Facet-wrap problem
Closed this issue · 11 comments
I am trying to create a two panel figure but can't seem to make it work.
XCT-freezethaw/code/ER-23-porethroatdist.R
Line 298 in 468e4d1
(~trmt)
arranges it into columns, which is nullified by the nrow=2
try facet_wrap(trmt~, nrow=2)
a more elegant option is facet_grid(trmt~.)
, which will form a grid instead of wrapping the panels around.
So now I'm getting an error: At least one layer must contain all faceting variables: trmt
.
- Plot is missing
trmt
- Layer 1 is missing
trmt
If I put trmt in quotations, then I get a different error: Error in data.frame(..., check.names = FALSE) :
arguments imply differing number of rows: 180, 0
I think something is going wrong with my data again where it seems to be ignoring one of the samples in the "before" trmt. I'm not sure what is happening though, because last time this happened you caught the sample name error and I fixed it.
XCT-freezethaw/code/ER-23-porethroatdist.R
Line 298 in 698aa1b
I'm creating a new branch to work through the script.

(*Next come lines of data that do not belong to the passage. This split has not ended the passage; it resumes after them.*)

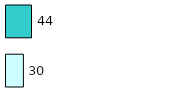
| Category | Series 0 | Series 1 |
|---|---|---|
| 0 | 30 | 44 |
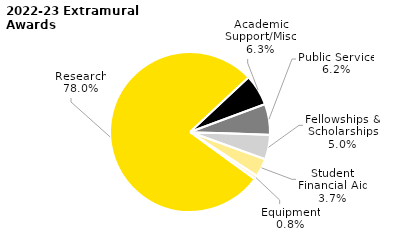
| Category | Series 0 |
|---|---|
| Research | 438.033 |
| Academic Support/Misc | 35.324 |
| Public Service | 35.011 |
| Fellowships & Scholarships | 27.895 |
| Student Financial Aid | 20.776 |
| Equipment | 4.256 |

Question -- do other parts of this script work for you? Other lines are also giving me errors, so I'm going to fix those.

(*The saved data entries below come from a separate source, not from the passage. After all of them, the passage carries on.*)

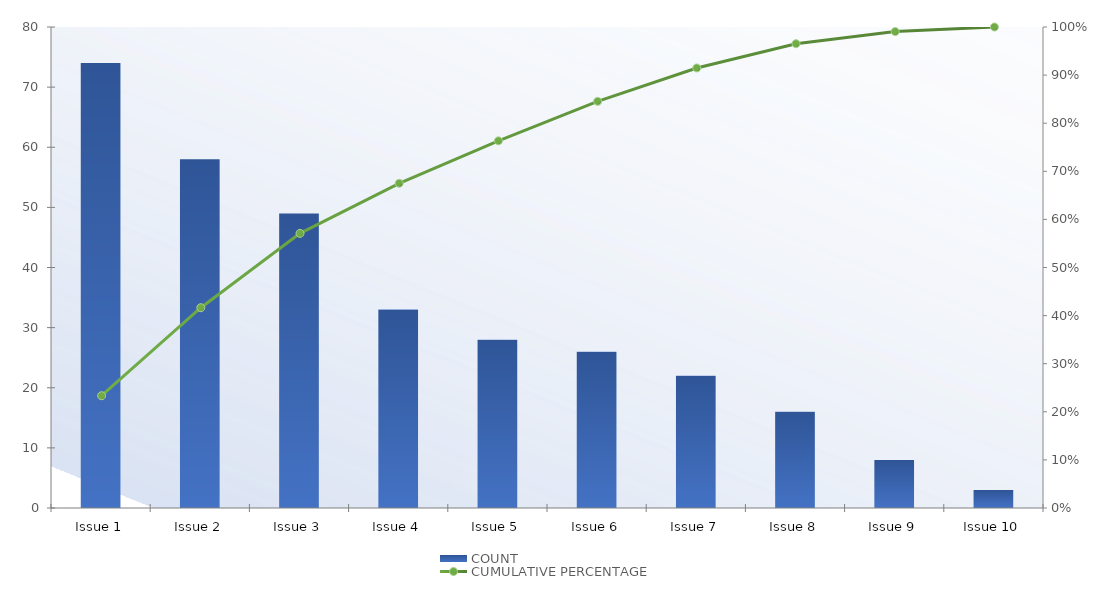
| Category | COUNT |
|---|---|
| Issue 1 | 74 |
| Issue 2 | 58 |
| Issue 3 | 49 |
| Issue 4 | 33 |
| Issue 5 | 28 |
| Issue 6 | 26 |
| Issue 7 | 22 |
| Issue 8 | 16 |
| Issue 9 | 8 |
| Issue 10 | 3 |

Yes! Definitely having issues in other places in the code.
If you run the code below I think you can kind of see the issue with one sample seeming to have separated from the "before" trmt.

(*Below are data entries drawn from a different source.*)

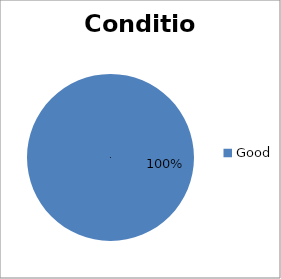
| Category | Condition |
|---|---|
| Good | 1 |
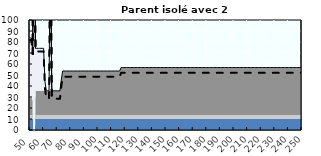
| Category | Coin fiscal marginal (somme des composantes) | Taux d’imposition marginal net |
|---|---|---|
| 50.0 | 83.627 | 81.817 |
| 51.0 | 83.627 | 81.817 |
| 52.0 | 72.213 | 69.143 |
| 53.0 | 312.677 | 336.178 |
| 54.0 | 74.246 | 71.4 |
| 55.0 | 74.246 | 71.4 |
| 56.0 | 74.246 | 71.4 |
| 57.0 | 74.246 | 71.4 |
| 58.0 | 74.246 | 71.4 |
| 59.0 | 74.246 | 71.4 |
| 60.0 | 74.246 | 71.4 |
| 61.0 | 43.951 | 37.758 |
| 62.0 | 35.615 | 28.5 |
| 63.0 | 35.615 | 28.5 |
| 64.0 | 35.615 | 28.5 |
| 65.0 | 191.963 | 202.125 |
| 66.0 | 35.615 | 28.5 |
| 67.0 | 35.615 | 28.5 |
| 68.0 | 35.615 | 28.5 |
| 69.0 | 35.615 | 28.5 |
| 70.0 | 35.615 | 28.5 |
| 71.0 | 35.615 | 28.5 |
| 72.0 | 35.615 | 28.5 |
| 73.0 | 45.4 | 39.367 |
| 74.0 | 53.624 | 48.5 |
| 75.0 | 53.624 | 48.5 |
| 76.0 | 53.624 | 48.5 |
| 77.0 | 53.624 | 48.5 |
| 78.0 | 53.624 | 48.5 |
| 79.0 | 53.624 | 48.5 |
| 80.0 | 53.624 | 48.5 |
| 81.0 | 53.624 | 48.5 |
| 82.0 | 53.624 | 48.5 |
| 83.0 | 53.624 | 48.5 |
| 84.0 | 53.624 | 48.5 |
| 85.0 | 53.624 | 48.5 |
| 86.0 | 53.624 | 48.5 |
| 87.0 | 53.624 | 48.5 |
| 88.0 | 53.624 | 48.5 |
| 89.0 | 53.624 | 48.5 |
| 90.0 | 53.624 | 48.5 |
| 91.0 | 53.624 | 48.5 |
| 92.0 | 53.624 | 48.5 |
| 93.0 | 53.624 | 48.5 |
| 94.0 | 53.624 | 48.5 |
| 95.0 | 53.624 | 48.5 |
| 96.0 | 53.624 | 48.5 |
| 97.0 | 53.624 | 48.5 |
| 98.0 | 53.624 | 48.5 |
| 99.0 | 53.624 | 48.5 |
| 100.0 | 53.624 | 48.5 |
| 101.0 | 53.624 | 48.5 |
| 102.0 | 53.624 | 48.5 |
| 103.0 | 53.624 | 48.5 |
| 104.0 | 53.624 | 48.5 |
| 105.0 | 53.624 | 48.5 |
| 106.0 | 53.624 | 48.5 |
| 107.0 | 53.624 | 48.5 |
| 108.0 | 53.624 | 48.5 |
| 109.0 | 53.624 | 48.5 |
| 110.0 | 53.624 | 48.5 |
| 111.0 | 53.624 | 48.5 |
| 112.0 | 53.624 | 48.5 |
| 113.0 | 53.624 | 48.5 |
| 114.0 | 53.624 | 48.5 |
| 115.0 | 53.624 | 48.5 |
| 116.0 | 53.825 | 48.723 |
| 117.0 | 56.776 | 52 |
| 118.0 | 56.776 | 52 |
| 119.0 | 56.776 | 52 |
| 120.0 | 56.776 | 52 |
| 121.0 | 56.776 | 52 |
| 122.0 | 56.776 | 52 |
| 123.0 | 56.776 | 52 |
| 124.0 | 56.776 | 52 |
| 125.0 | 56.776 | 52 |
| 126.0 | 56.776 | 52 |
| 127.0 | 56.776 | 52 |
| 128.0 | 56.776 | 52 |
| 129.0 | 56.776 | 52 |
| 130.0 | 56.776 | 52 |
| 131.0 | 56.776 | 52 |
| 132.0 | 56.776 | 52 |
| 133.0 | 56.776 | 52 |
| 134.0 | 56.776 | 52 |
| 135.0 | 56.776 | 52 |
| 136.0 | 56.776 | 52 |
| 137.0 | 56.776 | 52 |
| 138.0 | 56.776 | 52 |
| 139.0 | 56.776 | 52 |
| 140.0 | 56.776 | 52 |
| 141.0 | 56.776 | 52 |
| 142.0 | 56.776 | 52 |
| 143.0 | 56.776 | 52 |
| 144.0 | 56.776 | 52 |
| 145.0 | 56.776 | 52 |
| 146.0 | 56.776 | 52 |
| 147.0 | 56.776 | 52 |
| 148.0 | 56.776 | 52 |
| 149.0 | 56.776 | 52 |
| 150.0 | 56.776 | 52 |
| 151.0 | 56.776 | 52 |
| 152.0 | 56.776 | 52 |
| 153.0 | 56.776 | 52 |
| 154.0 | 56.776 | 52 |
| 155.0 | 56.776 | 52 |
| 156.0 | 56.776 | 52 |
| 157.0 | 56.776 | 52 |
| 158.0 | 56.776 | 52 |
| 159.0 | 56.776 | 52 |
| 160.0 | 56.776 | 52 |
| 161.0 | 56.776 | 52 |
| 162.0 | 56.776 | 52 |
| 163.0 | 56.776 | 52 |
| 164.0 | 56.776 | 52 |
| 165.0 | 56.776 | 52 |
| 166.0 | 56.776 | 52 |
| 167.0 | 56.776 | 52 |
| 168.0 | 56.776 | 52 |
| 169.0 | 56.776 | 52 |
| 170.0 | 56.776 | 52 |
| 171.0 | 56.776 | 52 |
| 172.0 | 56.776 | 52 |
| 173.0 | 56.776 | 52 |
| 174.0 | 56.776 | 52 |
| 175.0 | 56.776 | 52 |
| 176.0 | 56.776 | 52 |
| 177.0 | 56.776 | 52 |
| 178.0 | 56.776 | 52 |
| 179.0 | 56.776 | 52 |
| 180.0 | 56.776 | 52 |
| 181.0 | 56.776 | 52 |
| 182.0 | 56.776 | 52 |
| 183.0 | 56.776 | 52 |
| 184.0 | 56.776 | 52 |
| 185.0 | 56.776 | 52 |
| 186.0 | 56.776 | 52 |
| 187.0 | 56.776 | 52 |
| 188.0 | 56.776 | 52 |
| 189.0 | 56.776 | 52 |
| 190.0 | 56.776 | 52 |
| 191.0 | 56.776 | 52 |
| 192.0 | 56.776 | 52 |
| 193.0 | 56.776 | 52 |
| 194.0 | 56.776 | 52 |
| 195.0 | 56.776 | 52 |
| 196.0 | 56.776 | 52 |
| 197.0 | 56.776 | 52 |
| 198.0 | 56.776 | 52 |
| 199.0 | 56.776 | 52 |
| 200.0 | 56.776 | 52 |
| 201.0 | 56.776 | 52 |
| 202.0 | 56.776 | 52 |
| 203.0 | 56.776 | 52 |
| 204.0 | 56.776 | 52 |
| 205.0 | 56.776 | 52 |
| 206.0 | 56.776 | 52 |
| 207.0 | 56.776 | 52 |
| 208.0 | 56.776 | 52 |
| 209.0 | 56.776 | 52 |
| 210.0 | 56.776 | 52 |
| 211.0 | 56.776 | 52 |
| 212.0 | 56.776 | 52 |
| 213.0 | 56.776 | 52 |
| 214.0 | 56.776 | 52 |
| 215.0 | 56.776 | 52 |
| 216.0 | 56.776 | 52 |
| 217.0 | 56.776 | 52 |
| 218.0 | 56.776 | 52 |
| 219.0 | 56.776 | 52 |
| 220.0 | 56.776 | 52 |
| 221.0 | 56.776 | 52 |
| 222.0 | 56.776 | 52 |
| 223.0 | 56.776 | 52 |
| 224.0 | 56.776 | 52 |
| 225.0 | 56.776 | 52 |
| 226.0 | 56.776 | 52 |
| 227.0 | 56.776 | 52 |
| 228.0 | 56.776 | 52 |
| 229.0 | 56.776 | 52 |
| 230.0 | 56.776 | 52 |
| 231.0 | 56.776 | 52 |
| 232.0 | 56.776 | 52 |
| 233.0 | 56.776 | 52 |
| 234.0 | 56.776 | 52 |
| 235.0 | 56.776 | 52 |
| 236.0 | 56.776 | 52 |
| 237.0 | 56.776 | 52 |
| 238.0 | 56.776 | 52 |
| 239.0 | 56.776 | 52 |
| 240.0 | 56.776 | 52 |
| 241.0 | 56.776 | 52 |
| 242.0 | 56.776 | 52 |
| 243.0 | 56.776 | 52 |
| 244.0 | 56.776 | 52 |
| 245.0 | 56.776 | 52 |
| 246.0 | 56.776 | 52 |
| 247.0 | 56.776 | 52 |
| 248.0 | 56.776 | 52 |
| 249.0 | 56.776 | 52 |
| 250.0 | 56.776 | 52 |

Yep, that's fixed now. I'm committing each change, so you can see what I'm doing.
Note: this is not how you use commits. As discussed yesterday, I'd normally lump all the edits into a single commit, like "cleaning minor issues". This is just so you can track and see the logic of the fixes.
Got it. I'm looking through the commits, which is super helpful. So it looks like I create a pull request and then that will merge the two branches? Is that right?
No, you don't do anything yet.
I create the pull request (PR). I will request your review on that. You review the changes, make sure it looks good, and then hit merge
. then, when the branch is safe to delete, you delete it.
Got it.
The facet error wasn't because of the facet script, but because of how tool
was previously created. If you try to run just p
, you'd get an error there too, because the source data file was the wrong format.
Commit 51227b4 created tool
as a dataframe, which automatically fixed the ggplot error.
Okay, this explains why I've gotten data frame related errors in the past. I think I've done this incorrectly other times too.
If you switch to dplyr for your subsetting needs, you won't have to worry about comma placement issues. See my example in the script.